This is a simple tool to download corresponding binary data from CommonCrawl indexes. Forked from CommonCrawlDocumentDownload project.
Adjust options by revising application.yml
.
- Include or exclude specific file extension for download
- Adjust download speed and location. Due to download speed, sometimes CommonCrawl server sends 503 error.

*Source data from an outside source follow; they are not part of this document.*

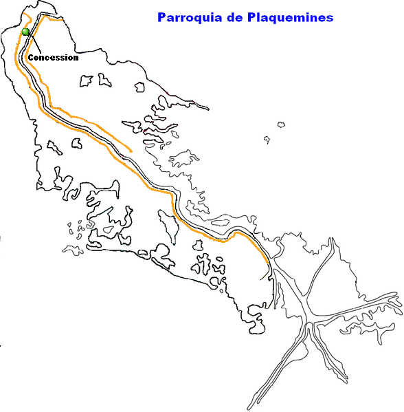 Concession, Louisiana
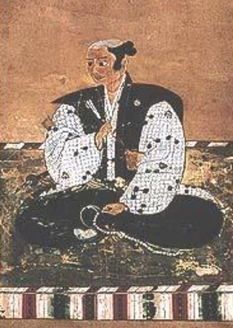 松平定吉の肖像。
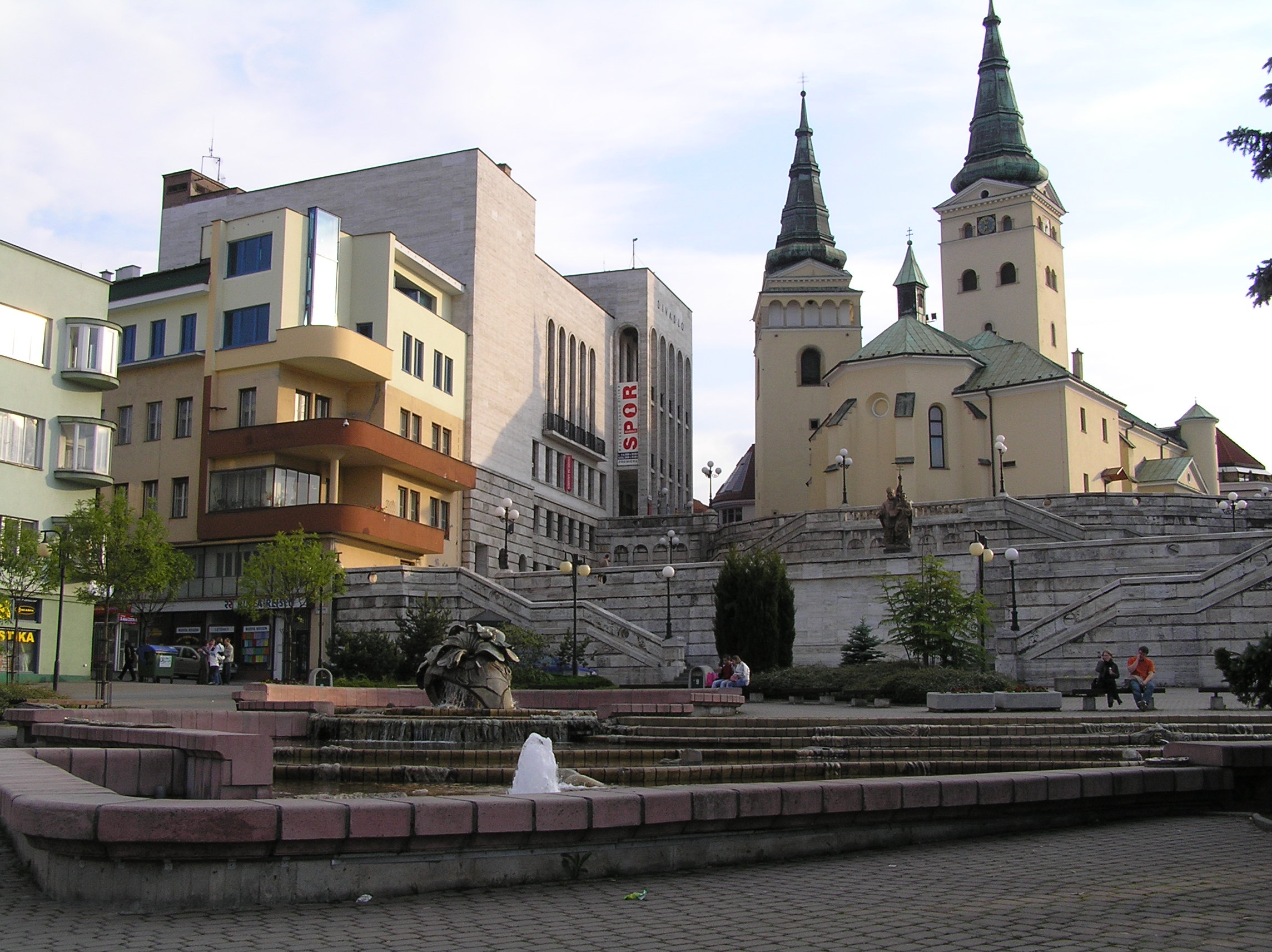 Fontána, divadlo a kostol Námestie Andreja Hlinku, Žilina This medium shows the protected monument with the number 511-1393/1 in the Slovak Republic.

- Without typing lookupURLs and downloadDocumnets, fetch index and download document at once
- Log is huge and long to read. Soon remove unnecessary part of log
cd CommonCrawlDocumentDownload
./gradlew check
./gradlew lookupURLs
Reads the current Common Crawl URL index data and extracts all URLs for
interesting mime-types or file extensions, stores the URLs in a file
called commoncrawl-CC-MAIN-<year>-<crawl>.txt
There are some options.
./gradlew lookupURLs -Pkey='YYYY-NN'
Default key is '2023-14'. Here is list of keys.
./gradlew downloadDocuments
Uses the URLs listed in commoncrawl-CC-MAIN-<year>-<crawl>.txt
to
download the documents from the Common Crawl.
./gradlew deduplicate
Some files have equal content, this task will detect these based on file-size and content-hash and move all duplicates to a backup-directory to leave only unique files in place.
- common-crawl-download is licensed under the BSD 2-Clause License.